日期:2010-9-1719:07:00
十
厨房里,炉膛里的火红艳艳的。
炉灶面上,放着的是从张笑芬房里带下来的黑色袋子,袋子里的东西被拿了出来,赫然是几本撕烂的相簿,而杨斌,正把一迭迭的照片塞进炉膛里。他看着或残缺不齐或完好无缺的照片,在火中化为灰烬,沉默不语,但映着火苗的眼睛,却掩盖不住泄露出来的惊奇与惶恐。
而站在他身边的陈进峰,亦是一脸高深莫测,他把一个银鱼钥匙扣放到一边,抓起了两个信封,一个写着“张笑芬”,另一个写着“洪小菊”,从有“张笑芬”的信封里倒出来的信纸,已经支离破碎了,而他在洪小菊房间里找到的信,还平整地躺在信封里,他此刻正在看的,便是洪小菊的那封信。
我知道你的秘密——
看到这一行字的时候,他的瞳孔不易察觉地收拢了起来。
“陈师傅。
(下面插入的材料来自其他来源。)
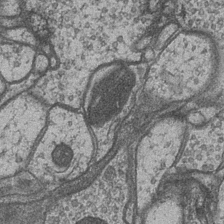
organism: Drosophila
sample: Optic medulla
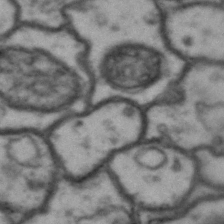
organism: Drosophila
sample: Brain
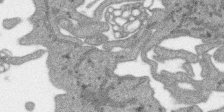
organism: Human
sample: Lung epithelial cells infected with SARS-CoV-2
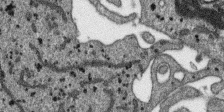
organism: Human
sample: Lung epithelial cells infected with SARS-CoV-2
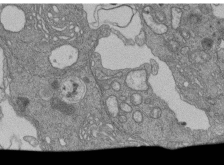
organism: Human
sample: Retinal organoid Rod and Cone cells
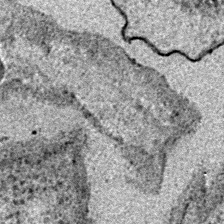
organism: E. coli
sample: E. Coli Bacteria
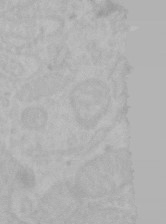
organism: Mouse
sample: Choroid plexus
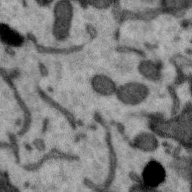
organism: Zebra finch
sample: Brain
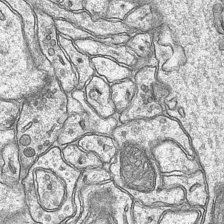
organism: Mouse
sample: CA1 Hippocampus
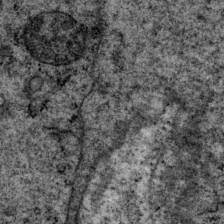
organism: P. pacificus
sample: Pharynx
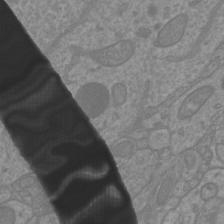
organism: Mouse
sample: Cortical neurons
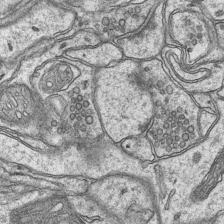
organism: Mouse
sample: CA1 Hippocampus
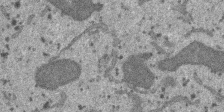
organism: Human
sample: Lung epithelial cells infected with SARS-CoV-2
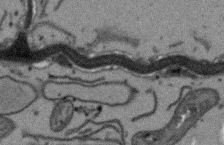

”厨房的窗口,忽然出现了李捷飞的身影,“我把工具房清理了一下,那灯泡也该换了吧?可我没见着备用的灯泡,陈师傅你放在哪——”李捷飞的视线,落到了陈进峰手里的两个信封上,诧异,“这——”
“哦,那备用的灯泡我应该放在工具房的架子上第三层,应该还剩最后一个,你去找找看?”陈进峰慌乱地把两个信封,连带信,跟那些碎片,全一下扫进了灶膛,火呼地一下便把它们吞噬得一干二净,“李先生麻烦你再去看一下,要还是没有,我再过去,好吧?”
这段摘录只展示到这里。